The culture shock of traveling from the safety and abundance of the United States to the utter destitution of Basra is immense. Nobody goes out after dark in Basra beyond the small-lighted area down town. People are being kidnapped off the street and ransomed for as little as $2000. $2000 for a human life! Iraqi Shi’ia’s returning from a generation of living in Iran have shot at the Christian owners of the city’s few liquor stores. The Chaldean bishop reports that there are not significant worries about persecution of Christians yet there were three bullet holes in the steel gates to the church courtyard. Children as young as three and four can be found begging on the streets, on the sidewalks are the prostrate bodies of other children “liberating” themselves from the liberation by pickling their brains sniffing glue. Mounds of garbage left uncollected for months extend for blocks. The scent of festering rot hangs in the air. It will be a long time before freedom is something more than an abstract idea for the people of Basra; especially if the languid pace of reconstruction is not accelerated.

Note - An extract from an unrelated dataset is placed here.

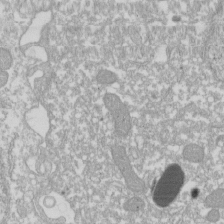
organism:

Arriving at Um Haider’s home was obviously a momentous occasion for the family. Cheers of joy greeted her. Her sister-in-law grabbed her and wept in an extended embrace. Meanwhile Mostafa said a quick hello to his brother and sister and ran out the door to play in the street with his friends as if he had never left. Um Haider next saw her other surviving son and her teenaged daughter and hugged them both. Um Haider’s daughter was not wearing the hijab. Her hair was dark and long and her cheeks full. Looking at her I imagined Um Haider as a younger woman, before her husband was traumatized fighting in 2 wars, before her nation was impoverished by sanctions, and before her son was killed by one of our bombs.
Before departing Iraq I watched an American movie on Iraqi TV. During a break a clip from the movie “Free Willy” was shown. In the clip the whale is leaping out of its pen, over a boy, and into the ocean and freedom. There is no dialogue during the spot but it ends with the message in block letters: “Welcome to Freedom”. I am doubtful that is a sentiment resonating with Um Haider today.
When I left Um Haider she was not despondent over her situation. Rather she expressed thanks to God for protecting her family during the war and thanks to all the people in the States who helped her and supported her during her stay. She has completed her special hajj; she is back with her family. Now it is our turn to make a hajj, to be pilgrims for an honest peace, true freedom, and an expeditious reconstruction of Iraq. We must travel to our Congressional offices to lobby for change, our houses of worship to pray for better understanding, and our weapons factories to demand disarmament. We must also journey inside ourselves to question what does freedom actually mean and how can we help bring about a free and nonviolent world.